I have four dogs - My GSD doesn't want to be your friend. My Golden is a basket case so he never gets to leave our property. My Dachshund only wants to be on a lap - doesn't matter to her who it belongs to, she wants to be there. My Lacy thinks he's a politician and wants to meet everyone - in fact, the club I belong to uses us to work our breed booth at dog events to represent the breed.
I guess...if I'm sober - I'm more like my GSD and Golden. If I've had an adult beverage (or two) I'm like my other dogs!!!
|12-06-2013 12:01 PM|
Anybody notice anything here?
By and large, GSD owners(along with Dobermans, Rotts, PBs and similar breeds as well) selected their breed because of an implied or public perception of being somewhat dangerous. And often go out of their way to foster such an impression. And are very frequently the reason for dogs that behave this way----they are trained to. Watch how the owners react/do/say and this is often clearly evident----and often it is the owners themselves who aren't connecting the dots. Never mind what people say----it is far more important how they react, and that often means saying one thing---but reacting in an entirely different manner.

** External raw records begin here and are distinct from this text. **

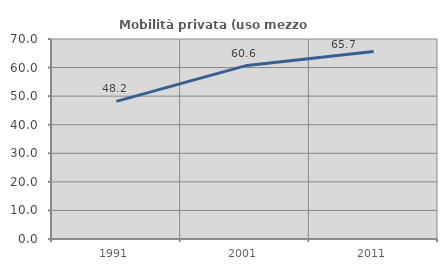
| Category | Mobilità privata (uso mezzo privato) |
|---|---|
| 1991.0 | 48.174 |
| 2001.0 | 60.606 |
| 2011.0 | 65.658 |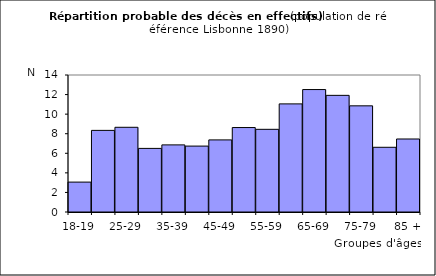
| Category | Series 0 |
|---|---|
| 18-19 | 3.056 |
| 20-24 | 8.34 |
| 25-29 | 8.657 |
| 30-34 | 6.5 |
| 35-39 | 6.858 |
| 40-44 | 6.736 |
| 45-49 | 7.369 |
| 50-54 | 8.631 |
| 55-59 | 8.45 |
| 60-64 | 11.049 |
| 65-69 | 12.512 |
| 70-74 | 11.921 |
| 75-79 | 10.848 |
| 80-84 | 6.613 |
| 85 + | 7.461 |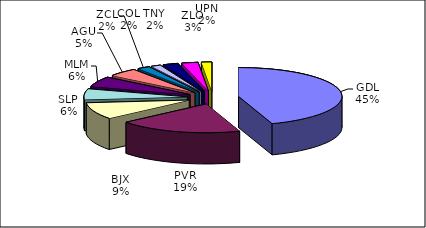
| Category | Series 0 |
|---|---|
| GDL | 82525 |
| PVR | 35694 |
| BJX | 17377 |
| SLP | 11173 |
| MLM | 10573 |
| AGU | 8585 |
| ZCL | 3677 |
| COL | 2794 |
| TNY | 4412 |
| ZLO | 4725 |
| UPN | 2959 |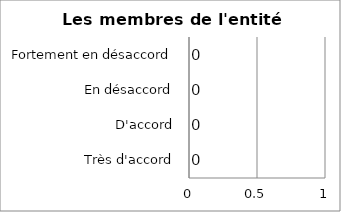
| Category | A |
|---|---|
| Très d'accord | 0 |
| D'accord | 0 |
| En désaccord | 0 |
| Fortement en désaccord | 0 |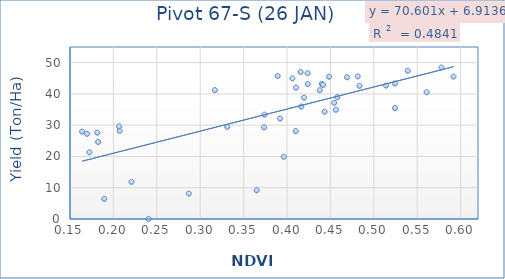
| Category | Series 0 |
|---|---|
| 0.410363 | 42 |
| 0.437707 | 41.17 |
| 0.469096 | 45.3 |
| 0.365068 | 9.2 |
| 0.189456 | 6.43 |
| 0.439995 | 43.2 |
| 0.483459 | 42.57 |
| 0.4101 | 28.1 |
| 0.577868 | 48.45 |
| 0.524421 | 35.45 |
| 0.181448 | 27.6 |
| 0.163981 | 27.95 |
| 0.207193 | 28.18 |
| 0.415593 | 47.01 |
| 0.458011 | 38.97 |
| 0.591776 | 45.55 |
| 0.539065 | 47.39 |
| 0.560831 | 40.53 |
| 0.441432 | 42.88 |
| 0.374054 | 33.37 |
| 0.172358 | 21.32 |
| 0.373583 | 29.32 |
| 0.44333 | 34.3 |
| 0.514082 | 42.66 |
| 0.454348 | 37.14 |
| 0.448337 | 45.5 |
| 0.389237 | 45.73 |
| 0.18237 | 24.63 |
| 0.416451 | 35.94 |
| 0.240612 | 0 |
| 0.406216 | 44.95 |
| 0.423872 | 43.14 |
| 0.45624 | 34.92 |
| 0.396297 | 19.89 |
| 0.423734 | 46.62 |
| 0.419618 | 38.79 |
| 0.481432 | 45.58 |
| 0.39204 | 32.13 |
| 0.169593 | 27.24 |
| 0.220877 | 11.89 |
| 0.316851 | 41.2 |
| 0.206436 | 29.61 |
| 0.524187 | 43.35 |
| 0.331166 | 29.42 |
| 0.28685 | 8.13 |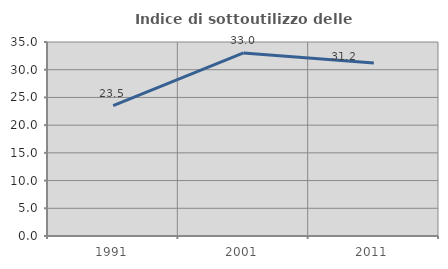
| Category | Indice di sottoutilizzo delle abitazioni  |
|---|---|
| 1991.0 | 23.529 |
| 2001.0 | 33.023 |
| 2011.0 | 31.197 |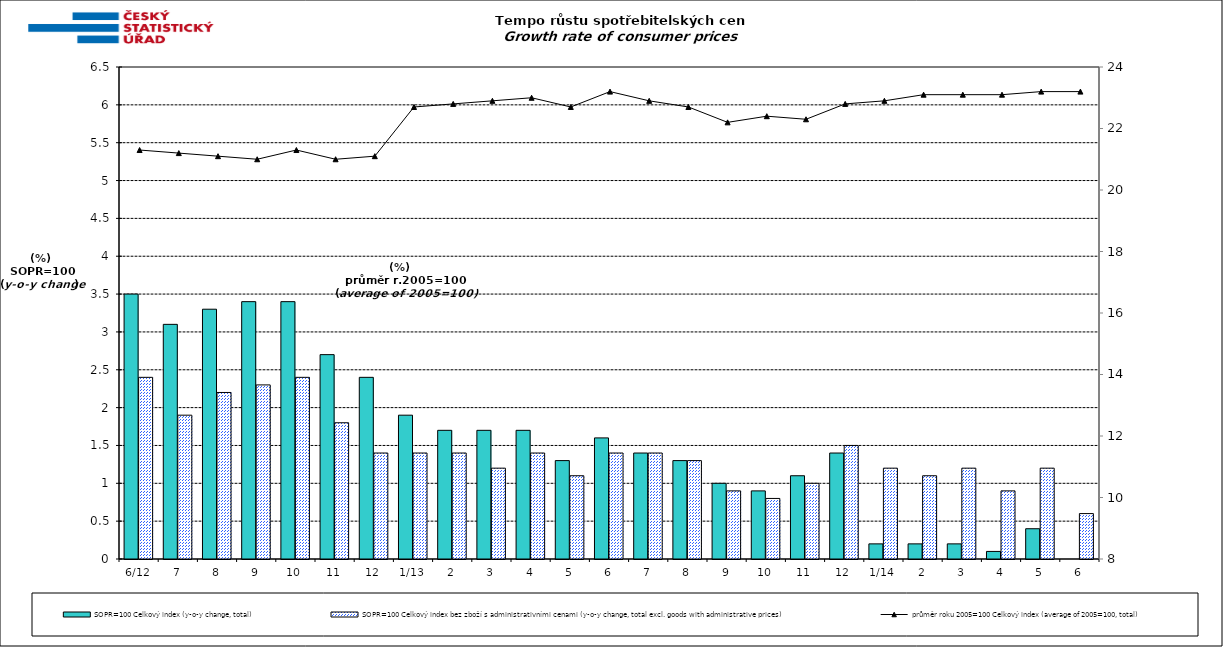
| Category | SOPR=100 Celkový index (y-o-y change, total) | SOPR=100 Celkový index bez zboží s administrativními cenami (y-o-y change, total excl. goods with administrative prices)  |
|---|---|---|
| 6/12 | 3.5 | 2.4 |
| 7 | 3.1 | 1.9 |
| 8 | 3.3 | 2.2 |
| 9 | 3.4 | 2.3 |
| 10 | 3.4 | 2.4 |
| 11 | 2.7 | 1.8 |
| 12 | 2.4 | 1.4 |
| 1/13 | 1.9 | 1.4 |
| 2 | 1.7 | 1.4 |
| 3 | 1.7 | 1.2 |
| 4 | 1.7 | 1.4 |
| 5 | 1.3 | 1.1 |
| 6 | 1.6 | 1.4 |
| 7 | 1.4 | 1.4 |
| 8 | 1.3 | 1.3 |
| 9 | 1 | 0.9 |
| 10 | 0.9 | 0.8 |
| 11 | 1.1 | 1 |
| 12 | 1.4 | 1.5 |
| 1/14 | 0.2 | 1.2 |
| 2 | 0.2 | 1.1 |
| 3 | 0.2 | 1.2 |
| 4 | 0.1 | 0.9 |
| 5 | 0.4 | 1.2 |
| 6 | 0 | 0.6 |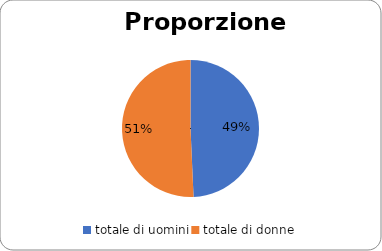
| Category | Series 0 |
|---|---|
| totale di uomini | 0.493 |
| totale di donne | 0.507 |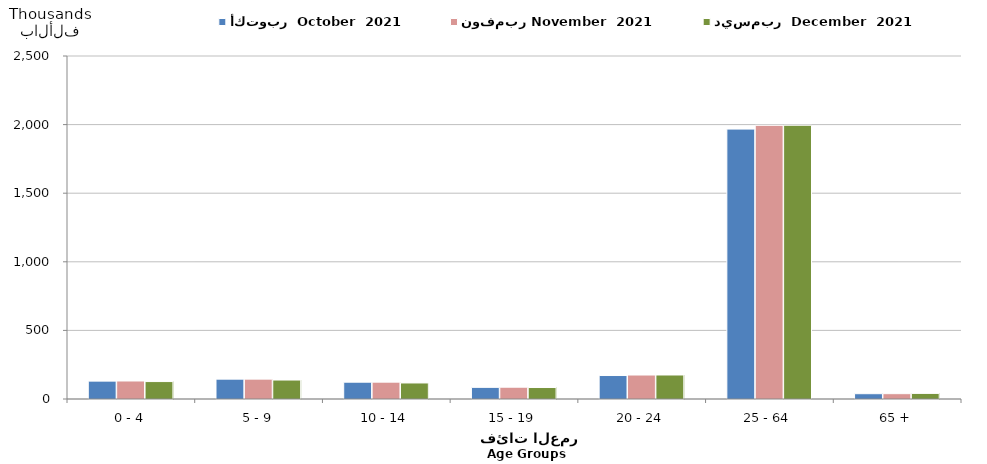
| Category | أكتوبر  October  2021 | نوفمبر November  2021  | ديسمبر  December  2021  |
|---|---|---|---|
| 0 - 4 | 130348 | 131301 | 127002 |
| 5 - 9 | 144534 | 144820 | 138275 |
| 10 - 14 | 122447 | 122763 | 116866 |
| 15 - 19 | 84927 | 85899 | 83604 |
| 20 - 24 | 171122 | 174794 | 175040 |
| 25 - 64 | 1967355 | 1994918 | 1995440 |
| 65 + | 38596 | 38806 | 40774 |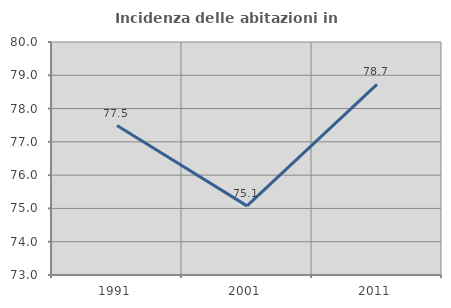
| Category | Incidenza delle abitazioni in proprietà  |
|---|---|
| 1991.0 | 77.491 |
| 2001.0 | 75.077 |
| 2011.0 | 78.728 |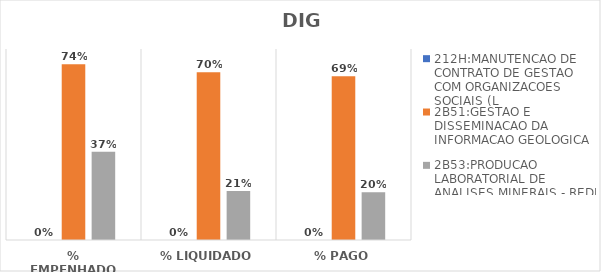
| Category | 212H:MANUTENCAO DE CONTRATO DE GESTAO COM ORGANIZACOES SOCIAIS (L | 2B51:GESTAO E DISSEMINACAO DA INFORMACAO GEOLOGICA | 2B53:PRODUCAO LABORATORIAL DE ANALISES MINERAIS - REDE LAMIN |
|---|---|---|---|
| % EMPENHADO | 0 | 0.736 | 0.37 |
| % LIQUIDADO | 0 | 0.702 | 0.205 |
| % PAGO | 0 | 0.686 | 0.2 |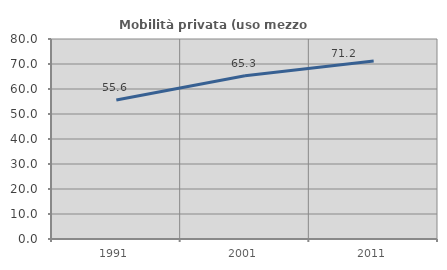
| Category | Mobilità privata (uso mezzo privato) |
|---|---|
| 1991.0 | 55.633 |
| 2001.0 | 65.267 |
| 2011.0 | 71.231 |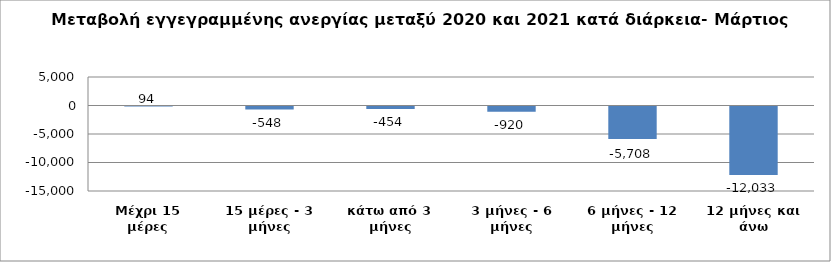
| Category | Series 0 |
|---|---|
| Μέχρι 15 μέρες | 94 |
| 15 μέρες - 3 μήνες | -548 |
| κάτω από 3 μήνες | -454 |
| 3 μήνες - 6 μήνες | -920 |
| 6 μήνες - 12 μήνες | -5708 |
| 12 μήνες και άνω | -12033 |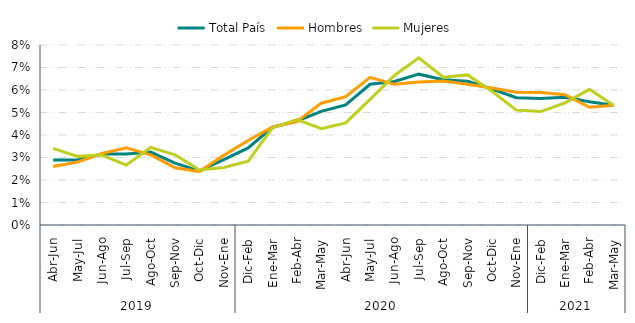
| Category | Total País | Hombres | Mujeres |
|---|---|---|---|
| 0 | 0.029 | 0.026 | 0.034 |
| 1 | 0.029 | 0.028 | 0.031 |
| 2 | 0.032 | 0.032 | 0.031 |
| 3 | 0.032 | 0.034 | 0.027 |
| 4 | 0.032 | 0.031 | 0.035 |
| 5 | 0.027 | 0.025 | 0.031 |
| 6 | 0.024 | 0.024 | 0.024 |
| 7 | 0.029 | 0.031 | 0.026 |
| 8 | 0.034 | 0.038 | 0.028 |
| 9 | 0.043 | 0.044 | 0.043 |
| 10 | 0.046 | 0.046 | 0.047 |
| 11 | 0.05 | 0.054 | 0.043 |
| 12 | 0.053 | 0.057 | 0.045 |
| 13 | 0.063 | 0.066 | 0.056 |
| 14 | 0.064 | 0.063 | 0.066 |
| 15 | 0.067 | 0.064 | 0.074 |
| 16 | 0.065 | 0.064 | 0.066 |
| 17 | 0.064 | 0.063 | 0.067 |
| 18 | 0.06 | 0.061 | 0.059 |
| 19 | 0.057 | 0.059 | 0.051 |
| 20 | 0.056 | 0.059 | 0.05 |
| 21 | 0.057 | 0.058 | 0.054 |
| 22 | 0.055 | 0.052 | 0.06 |
| 23 | 0.053 | 0.053 | 0.053 |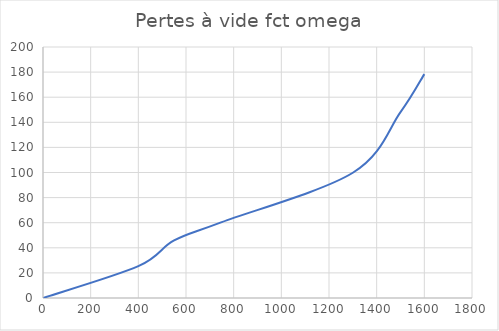
| Category | pertes vide  |
|---|---|
| 0.0 | 0 |
| 400.0 | 25.355 |
| 550.0 | 45.825 |
| 750.0 | 60.427 |
| 1300.0 | 99.793 |
| 1500.0 | 148.108 |
| 1600.0 | 178.404 |

Very effective training. Unintentional, but effective. The dogs pick up on it in a second.
|12-05-2013 02:13 PM|
|12-05-2013 02:11 PM|
As bad as I am sure some people are going to take it, I have to admit that people who are outwardly afraid of my dog make me want to avoid them even more than in general. I don't like dealing with people as it is unless I have to. When I do it's draining. Dealing with people who have issues they can't take care of (most kids excluded as I said previously) is even more so draining and awful for me. I am not their therapist.
If taking care of myself before a stranger is a priority some people can't understand....well, that's also not my problem. I sure don't feel the need to chastise people who don't act the way I think they should. Priorities I suppose.
|12-05-2013 12:07 PM|
SO TRUE!!! The animals in my family are for my enjoyment. Not the whole freaking neighborhood or city.